All of lore.kernel.org
 help / color / mirror / Atom feed
From: Denis Plotnikov <dplotnikov@virtuozzo.com>
To: Vladimir Sementsov-Ogievskiy <vsementsov@virtuozzo.com>,
	qemu-devel@nongnu.org
Cc: kwolf@redhat.com, berto@igalia.com, qemu-block@nongnu.org,
	armbru@redhat.com, mreitz@redhat.com, den@openvz.org
Subject: Re: [PATCH v11 3/4] qcow2: add zstd cluster compression
Date: Tue, 31 Mar 2020 10:55:59 +0300	[thread overview]
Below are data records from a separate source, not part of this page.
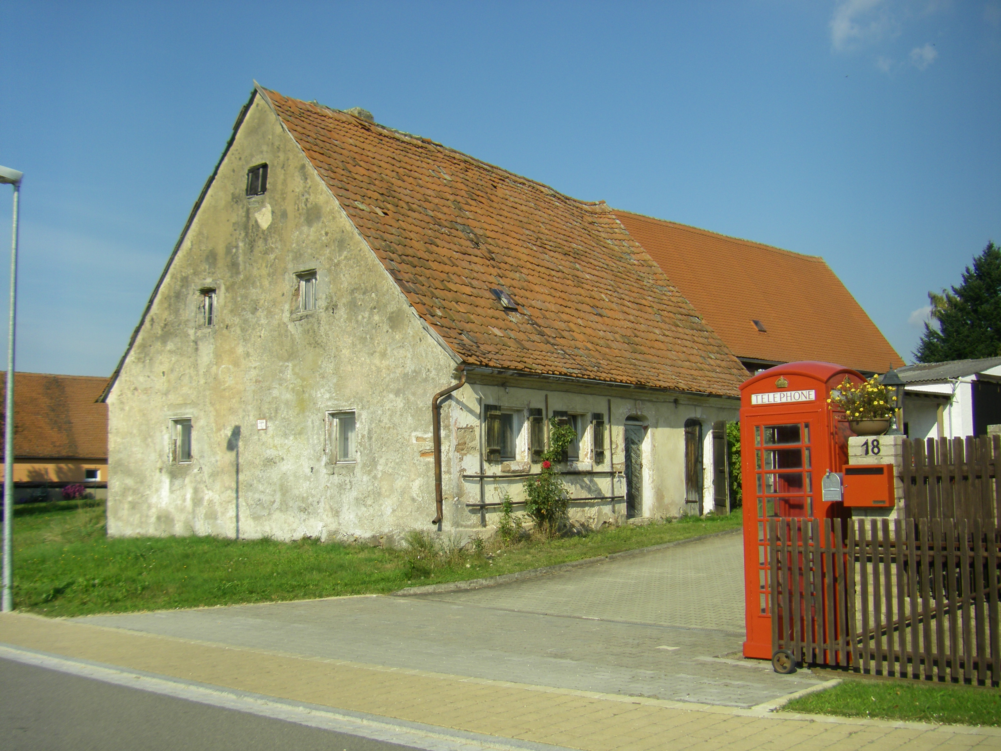 Altes Wohnstallhaus, Suddersdorf 18, Windsbach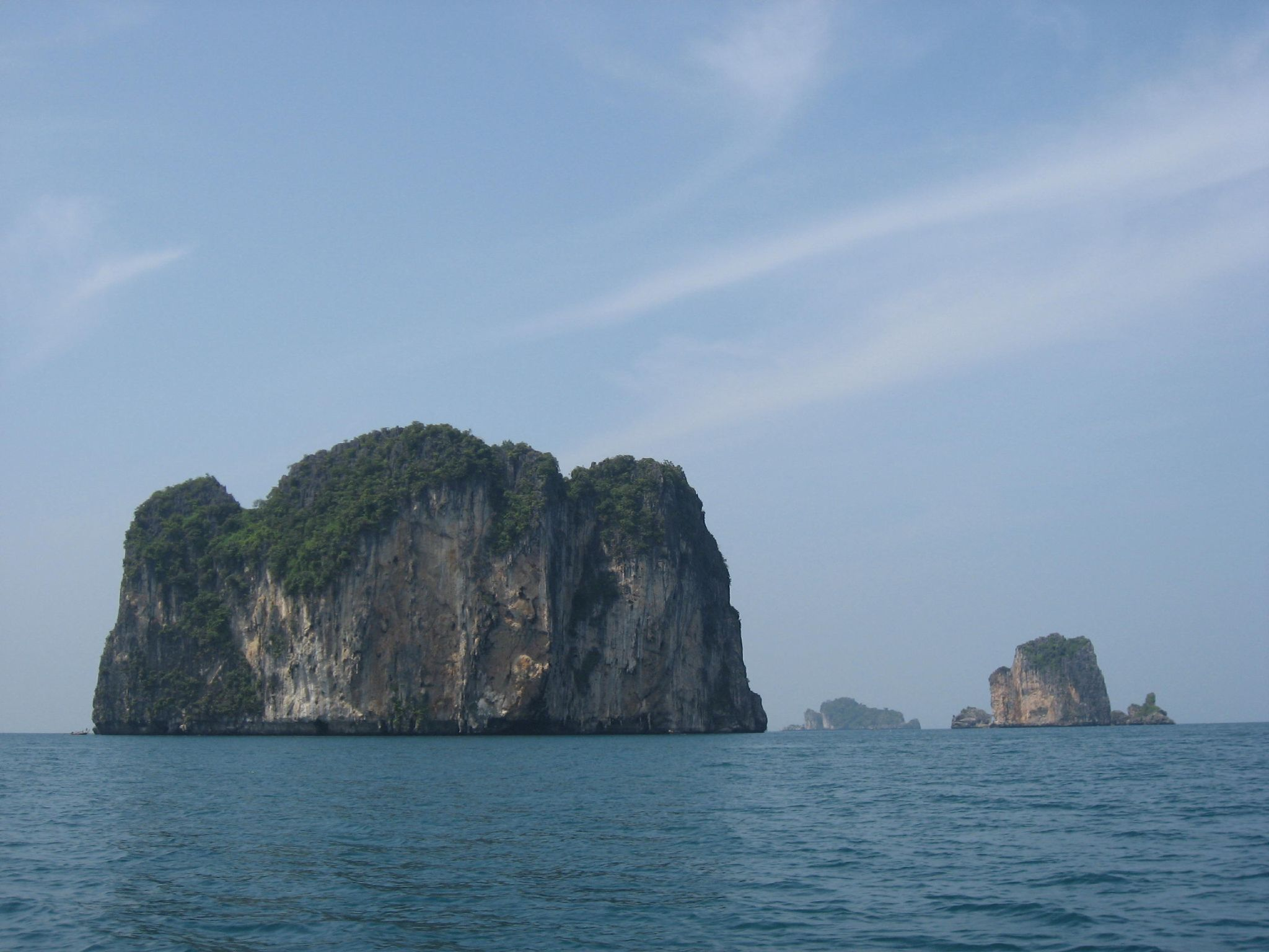 Andaman Islands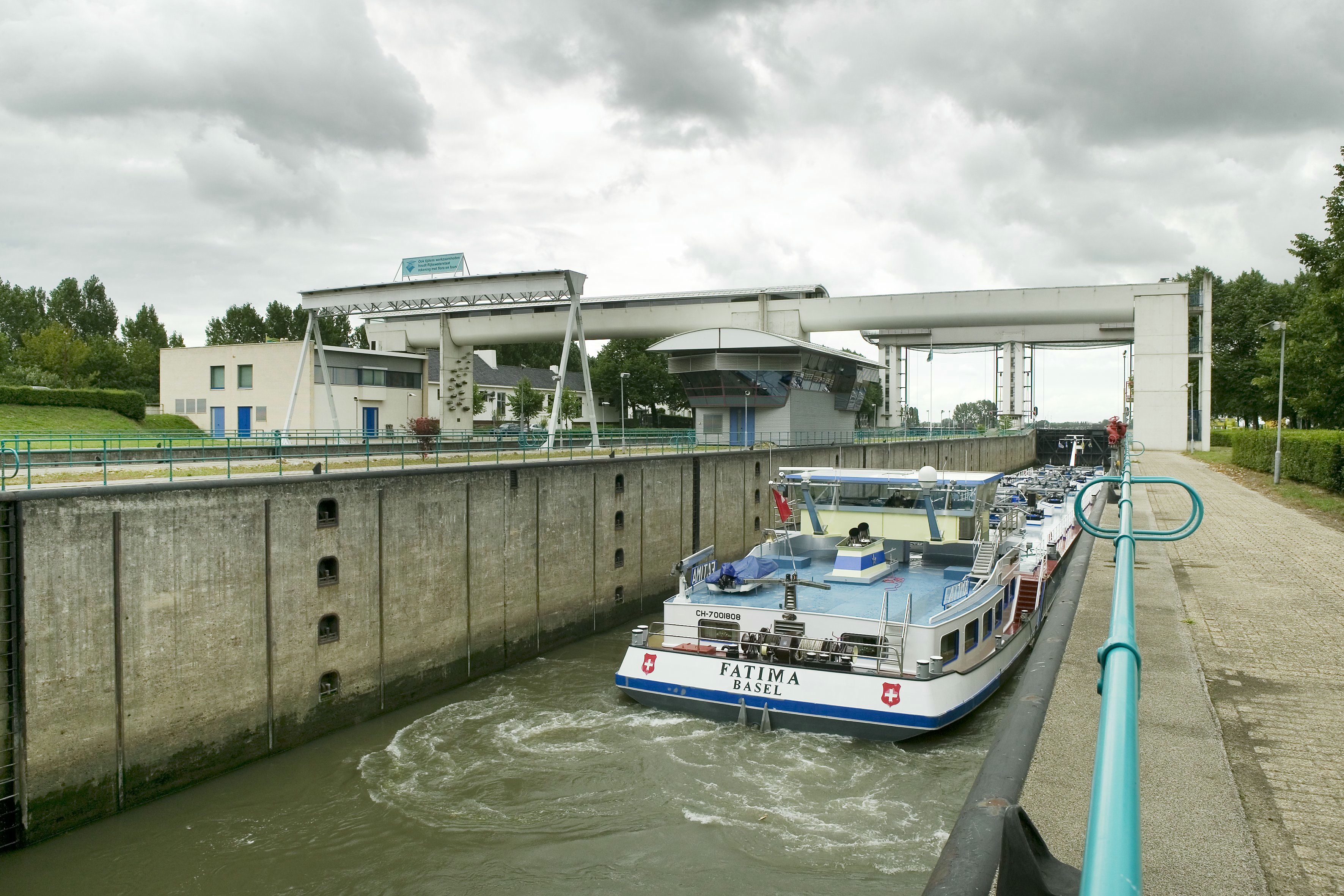 Beatrixsluizen: Overzicht sluizen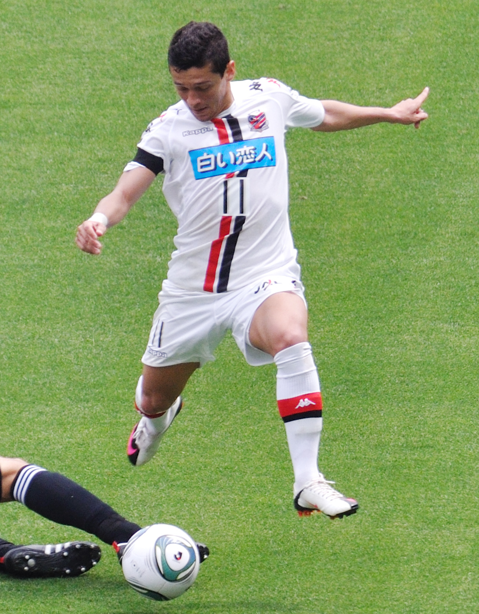 Andrezinho goes past Gonda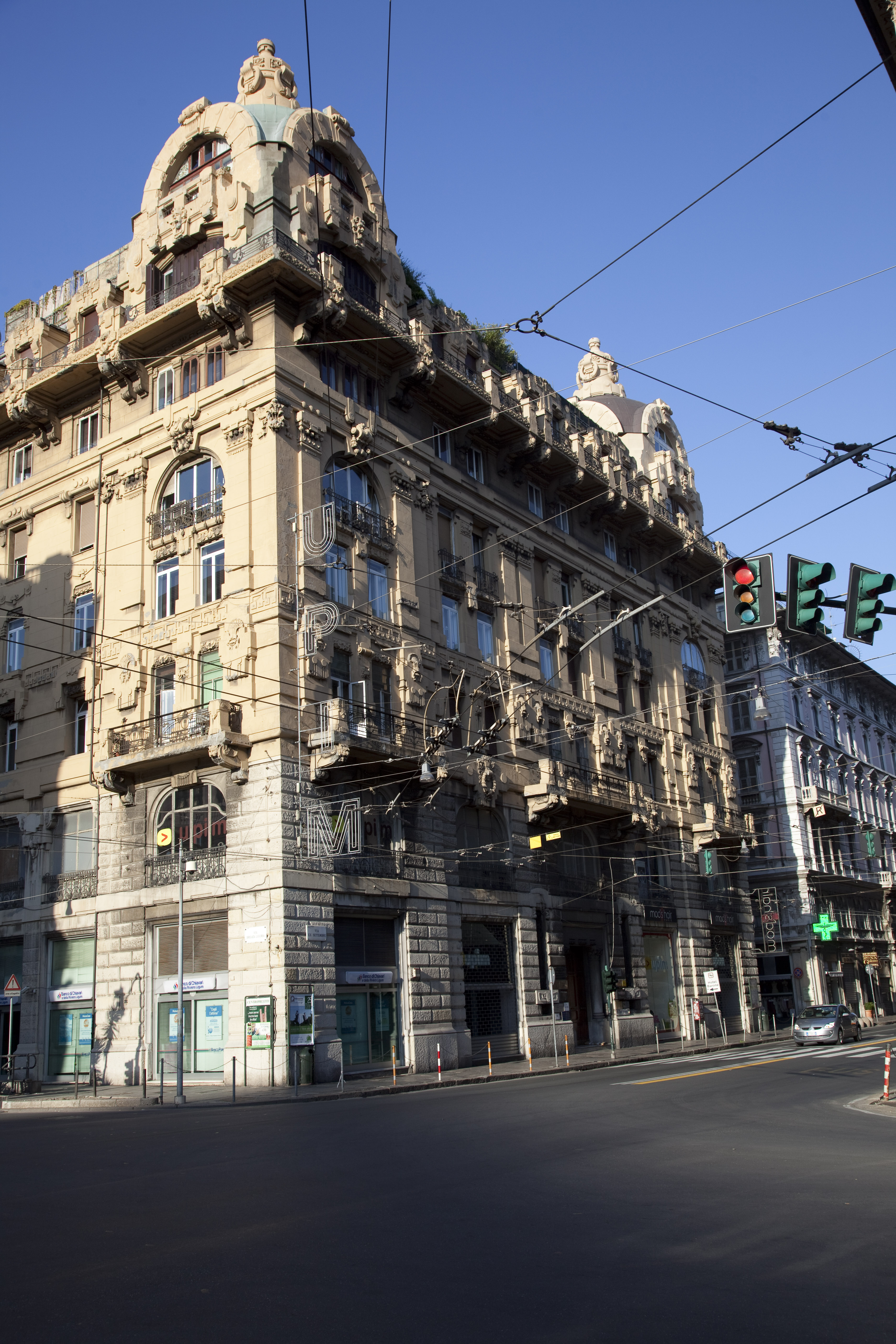 Palazzo in stile liberty all'angolo tra via XX settembre e via brigata Liguria a Genova This is a photo of a monument which is part of cultural heritage of Italy.

Message-ID: <9bc60573-975e-2c75-6c65-fc923a845538@virtuozzo.com> (raw)
In-Reply-To: <08227565-8b4a-f496-0d66-af339d0bd667@virtuozzo.com>



On 31.03.2020 09:22, Vladimir Sementsov-Ogievskiy wrote:
> 30.03.2020 18:04, Denis Plotnikov wrote:
>>
>>
>> On 30.03.2020 16:14, Vladimir Sementsov-Ogievskiy wrote:
>>> 30.03.2020 12:54, Denis Plotnikov wrote:
>>>> zstd significantly reduces cluster compression time.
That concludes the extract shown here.